I was studying Feynman Lectures on Physics Volume 1 chapter 29. In there he proves that electric field propagates like a wave. Here is my attempt (in image), please tell me my mistake.
Thank you

 

[stevendaryl]

I think you're getting off track. There are two types of electromagnetic fields: static and propagating. If I have a charge $Q$, it has an associated static electric field: $E = \frac{Q}{r^2}$. It does NOT propagate like a wave. It's constant. Similarly, a constant current density such as a current-carrying wire will produce a static magnetic field. That doesn't propagate as a wave, either.

But in empty space, far from any charges, you can still have an electromagnetic field. A changing electric field acts a "source" for the magnetic field. Similarly, a changing magnetic field acts a source for the electric field. So if both the electric field and magnetic field are changing, they can create a self-sustaining wave.

You can't derive that fact from Coulomb's law for static fields (or at least, I don't know how, maybe Feynman did).

 

[BvU]

Hi Adesh, ,

I looked at the lecture and see that Feynman concentrates on $(t-r/c)$ to reason the disturbance propagates outward with speed $c$. As you calculate, the amplitude diminishes with $r$, so you get a similarity and not an exact equality.

The $1/r$ has to do with the energy radiated, that has to be distributed over an area that increases with $r$. As Feynman explains much more clearly in 29.2

So: kudos for your efffort , point taken, but: read on !

 

[Adesh]

I think you're getting off track. There are two types of electromagnetic fields: static and propagating. If I have a charge $Q$, it has an associated static electric field: $E = \frac{Q}{r^2}$. It does NOT propagate like a wave. It's constant. Similarly, a constant current density such as a current-carrying wire will produce a static magnetic field. That doesn't propagate as a wave, either.

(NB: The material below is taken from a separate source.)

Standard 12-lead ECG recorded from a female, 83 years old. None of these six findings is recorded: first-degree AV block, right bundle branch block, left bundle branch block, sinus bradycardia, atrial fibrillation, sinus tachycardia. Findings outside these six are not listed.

But in empty space, far from any charges, you can still have an electromagnetic field. A changing electric field acts a "source" for the magnetic field. Similarly, a changing magnetic field acts a source for the electric field. So if both the electric field and magnetic field are changing, they can create a self-sustaining wave.

You can't derive that fact from Coulomb's law for static fields (or at least, I don't know how, maybe Feynman did).

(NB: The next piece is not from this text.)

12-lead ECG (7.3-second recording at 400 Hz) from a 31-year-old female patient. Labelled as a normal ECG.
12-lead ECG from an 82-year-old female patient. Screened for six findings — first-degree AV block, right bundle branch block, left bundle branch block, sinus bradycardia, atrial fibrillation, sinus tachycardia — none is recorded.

Thank you for answering me, you can see here the way Feynman did http://www.feynmanlectures.caltech.edu/I_29.html

 

[Adesh]

Hi Adesh, ,

I looked at the lecture and see that Feynman concentrates on $(t-r/c)$ to reason the disturbance propagates outward with speed $c$. As you calculate, the amplitude diminishes with $r$, so you get a similarity and not an exact equality.

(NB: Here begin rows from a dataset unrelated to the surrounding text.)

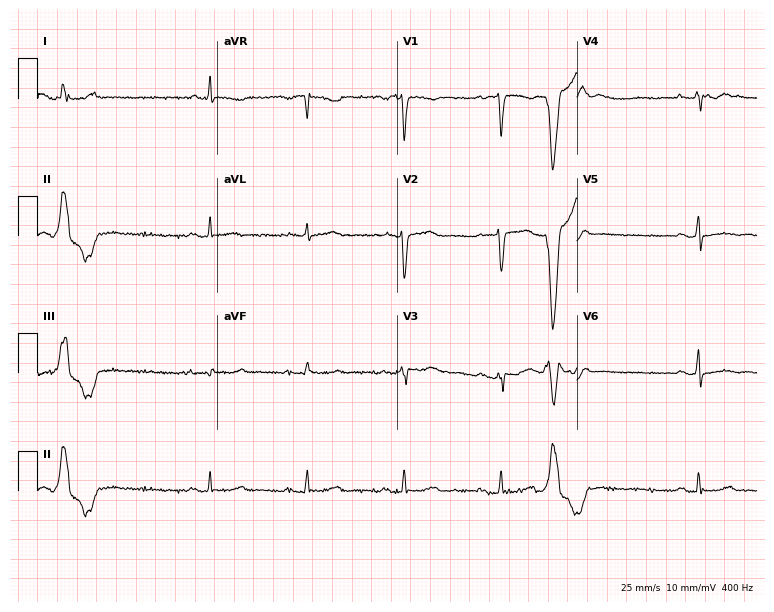
Resting 12-lead electrocardiogram (7.3-second recording at 400 Hz). Patient: a woman, 74 years old. None of these six findings is recorded: first-degree AV block, right bundle branch block, left bundle branch block, sinus bradycardia, atrial fibrillation, sinus tachycardia.
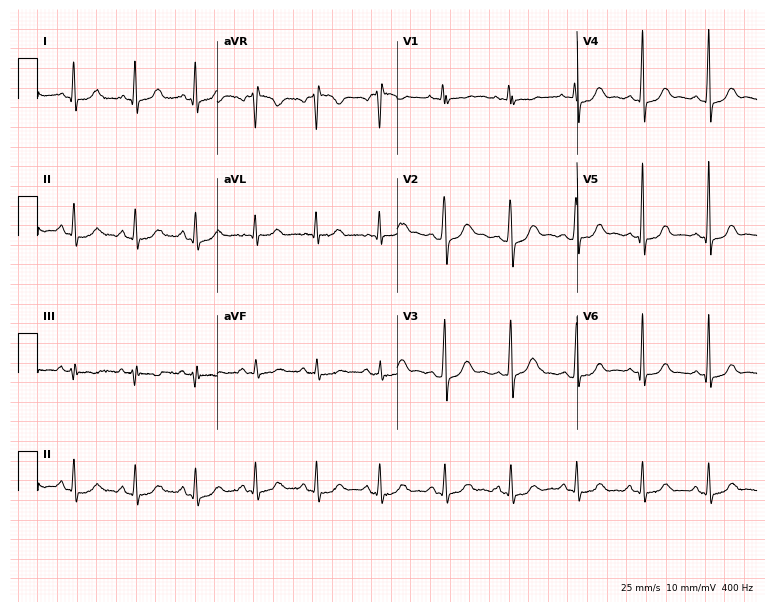
Resting 12-lead electrocardiogram (7.3-second recording at 400 Hz). Patient: a female, 37 years old. Read as a normal ECG.
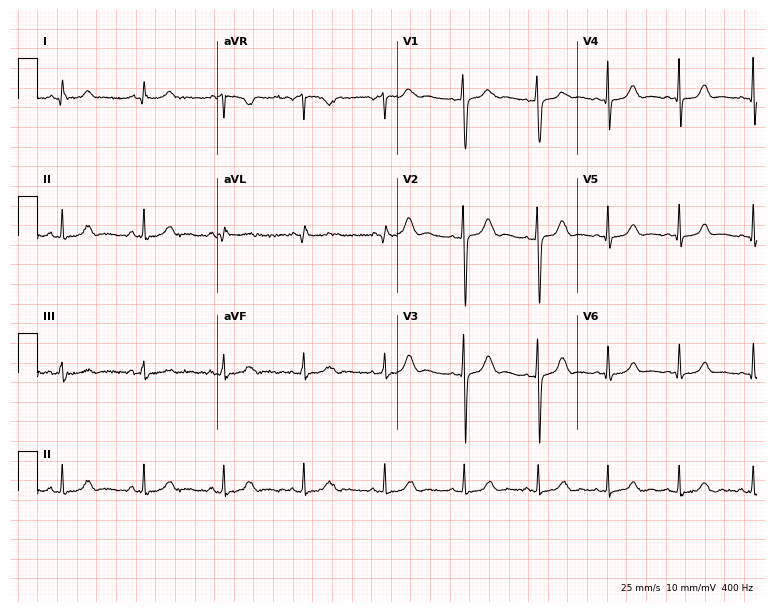
12-lead ECG (7.3-second recording at 400 Hz) from a woman, 19 years old. Screened for six findings — first-degree AV block, right bundle branch block, left bundle branch block, sinus bradycardia, atrial fibrillation, sinus tachycardia — none is recorded.
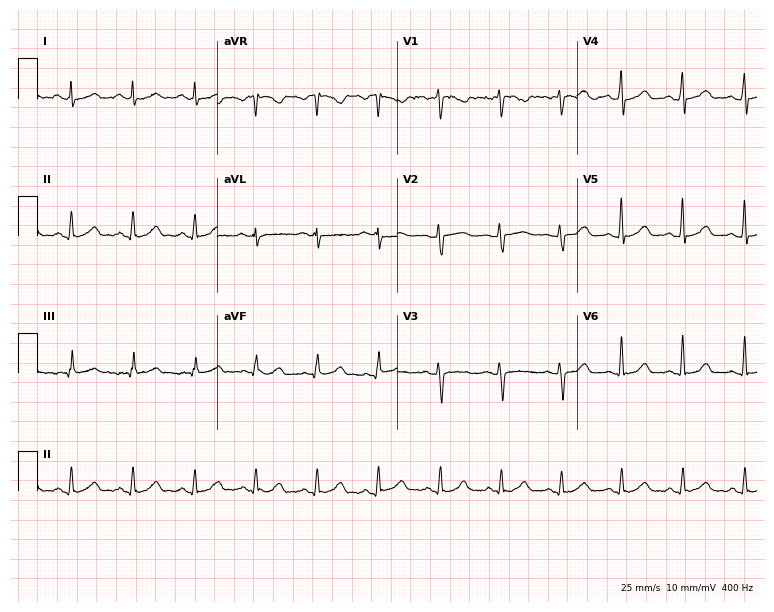
ECG — a female, 37 years old. Labelled as a normal ECG.
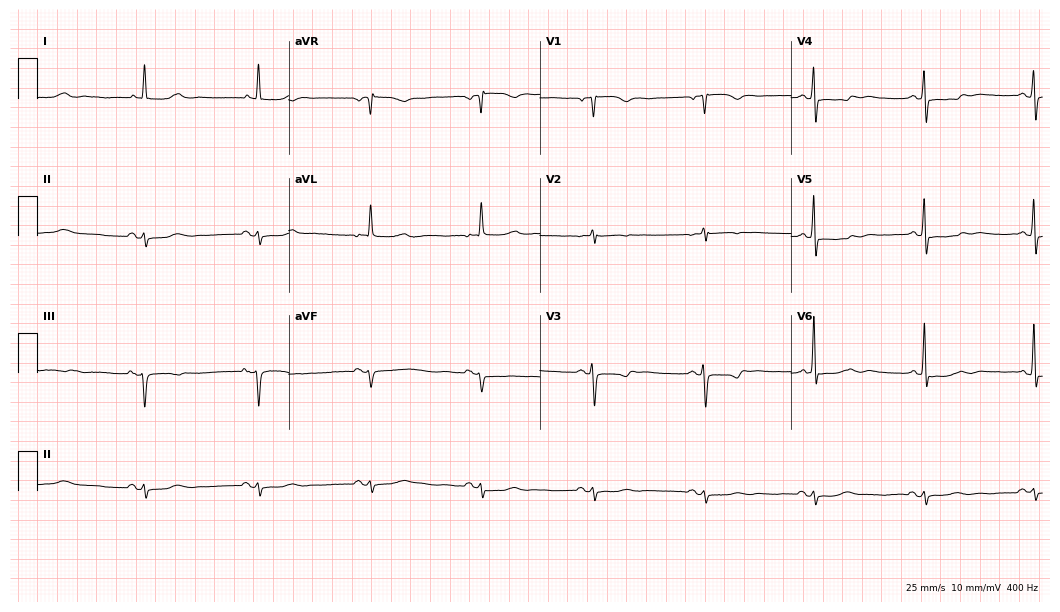
12-lead ECG from a 71-year-old female patient. Screened for six findings — first-degree AV block, right bundle branch block, left bundle branch block, sinus bradycardia, atrial fibrillation, sinus tachycardia — none is recorded.
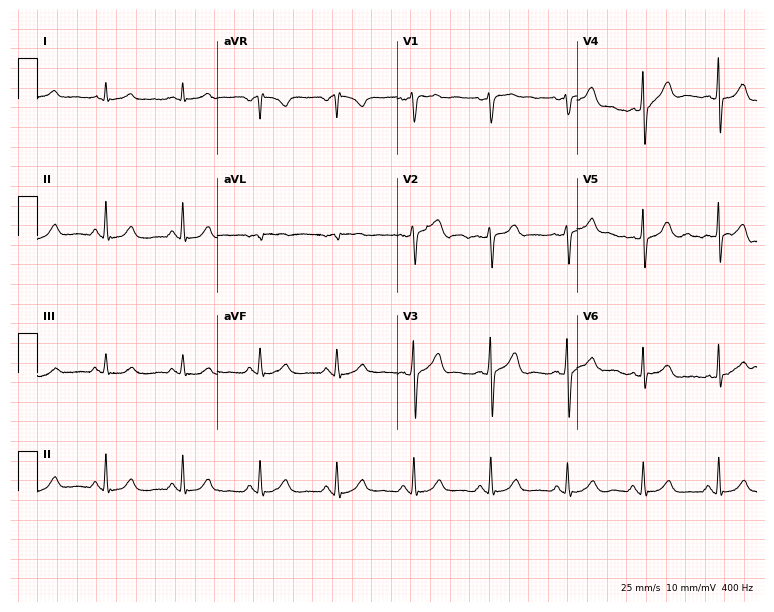
12-lead ECG from a male patient, 46 years old (7.3-second recording at 400 Hz). No first-degree AV block, right bundle branch block (RBBB), left bundle branch block (LBBB), sinus bradycardia, atrial fibrillation (AF) or sinus tachycardia recorded for this tracing. Only these six findings were labelled.

The $1/r$ has to do with the energy radiated, that has to be distributed over an area that increases with $r$. As Feynman explains much more clearly in 29.2

So: kudos for your efffort , point taken, but: read on !

Thank you for being so kind. I really like your answer.

 

[hilbert2]

The equations of electromagnetic field in vacuum are

$\displaystyle\frac{\partial^2 \vec{E}}{\partial t^2} - c^2 \vec{\nabla}^2 \vec{E} = 0$

$\displaystyle\frac{\partial^2 \vec{B}}{\partial t^2} - c^2 \vec{\nabla}^2 \vec{B} = 0$

The fact that it's the second time derivative $\frac{\partial^2}{\partial t^2}$ in the equations is what makes these wave equations. Put a partial derivative of any other order in there, and conservation of energy is violated.